SCARBOROUGH FROM THE SEA.
The cliffs on the bay to the south of Castle Hill have been converted into a beautifully-terraced garden and promenade. Here, amid flowers and summer houses and terraced walks, is the fashionable resort, the footpaths winding up and down the face of the cliffs or broadening into the gardens, where music is provided and there are nightly illuminations. Millions of money have been expended in beautifying the front of the cliffs adjoining the Spa, which is on the seashore, and to which Scarborough owed its original fame as a watering-place. The springs were discovered in 1620, and by the middle of the last century had become fashionable, but the present ornamental Spa was erected only about forty years ago. There is a broad esplanade in front. There are two springs, one containing more salt, lime, and magnesia sulphates than the other. In the season, this esplanade—in fact, the entire front of the cliffs—is full of visitors, while before it are rows of little boxes on wheels, the bathing-houses that are drawn into the water. The surf is usually rather gentle, however, though the North Sea can knock things about at a lively rate in a storm.

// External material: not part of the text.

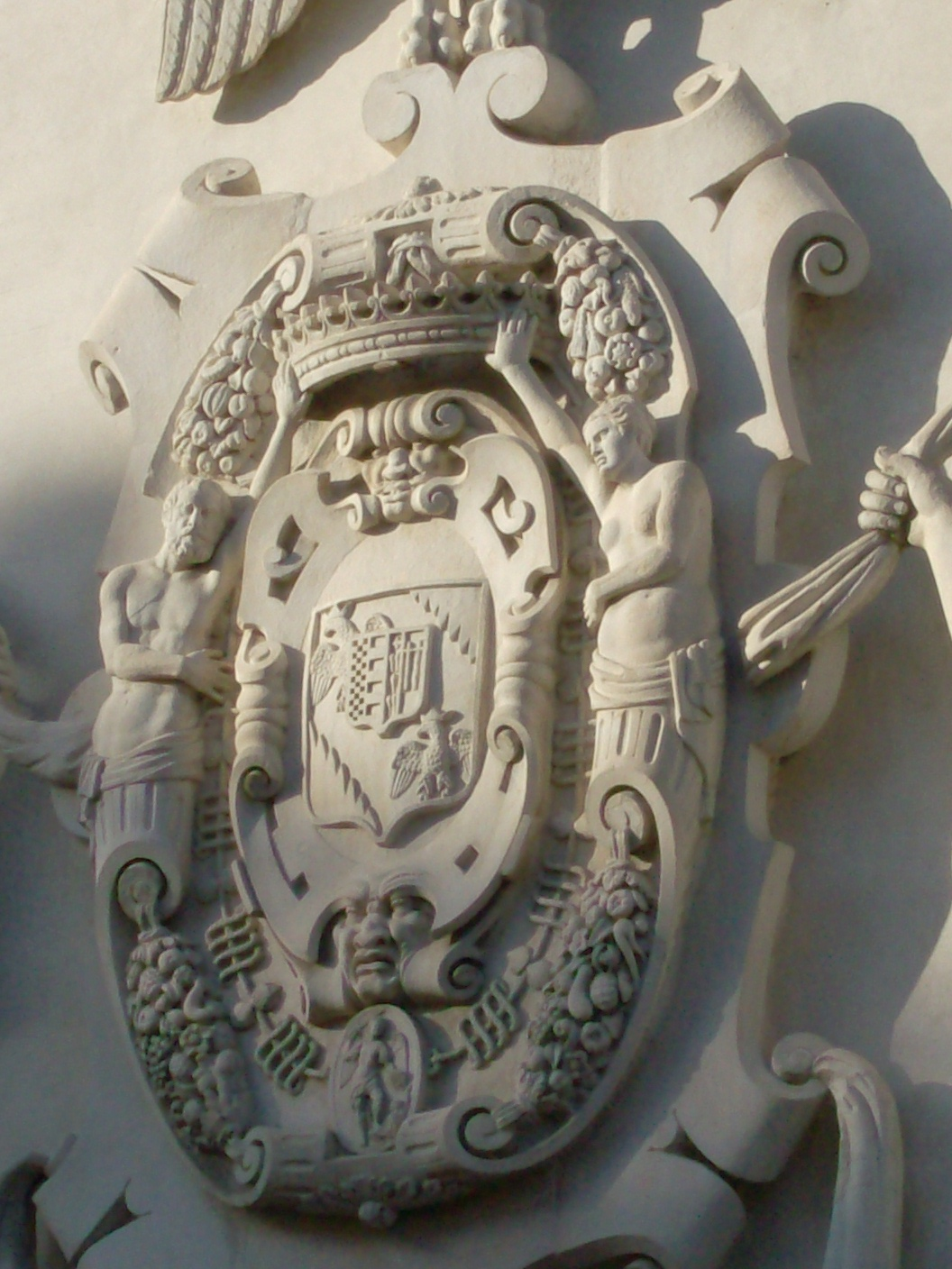 Il Palazzo Bentivoglio a Ferrara in via Garibaldi
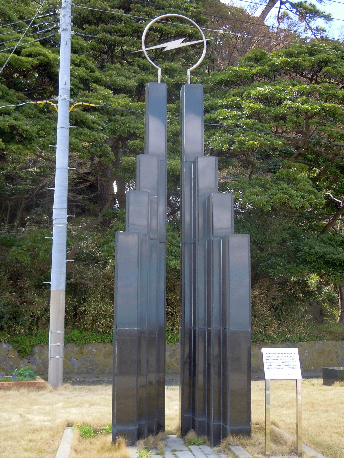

North of Scarborough the coast extends, a grand escarpment of cliffs and headlands, past Robin Hood's Bay, with its rocky barriers, the North Cheek and the South Cheek, to the little harbor of another watering-place, Whitby. The cliffs here are more precipitous and the situation even more picturesque than at Scarborough. The river Esk has carved a deep glen in the Yorkshire moorland, and in this the town nestles, climbing the steep banks on either side of the river. The ruins of Whitby Abbey are located high up on the side of the ravine opposite to the main part of the town, and they still present a noble if dilapidated pile. The nave fell after a storm in the last century, and a similar cause threw down the central tower in 1830. The choir and northern transept are still standing, extremely beautiful Early English work: only fragments of other portions of the abbey remain. This was in olden times the Westminster of Northumbria, containing the tombs of Eadwine and of Oswy, with kings and nobles grouped around them. It has been over twelve hundred years since a religious house was founded at Whitby, at first known as the White Homestead, an outgrowth of the abbey, which was founded by Oswy and presided over by the sainted Hilda, who chose the spot upon the lonely crags by the sea. The fame of Whitby as a place of learning soon spread, and here lived the cowherd Cædmon, the first English poet. The Danes sacked and burned it but after the Norman Conquest, under the patronage of the Percies, the abbey grew in wealth and fame. Fragments of the monastery yet remain, and on the hill a little lower down is the parish church, with a long flight of steps leading up to it from the harbor along which the people go, and when there is a funeral the coffin has to be slung in order to be carried up the steps. Whitby is famous for its jet, which is worked into numerous ornaments: this is a variety of fossil wood, capable of being cut and taking a high polish. It is also celebrated for its production of iron-ore, which indeed is a product of all this part of Yorkshire; while at night, along the valley of the Tees, not far north of Whitby, the blaze of the myriads of furnaces light up the heavens like the fire of Vesuvius in the Bay of Naples. Among the tales of the abbey is that which
"Whitby's nuns exulting told,
How to their house three barons bold
Must menial service do."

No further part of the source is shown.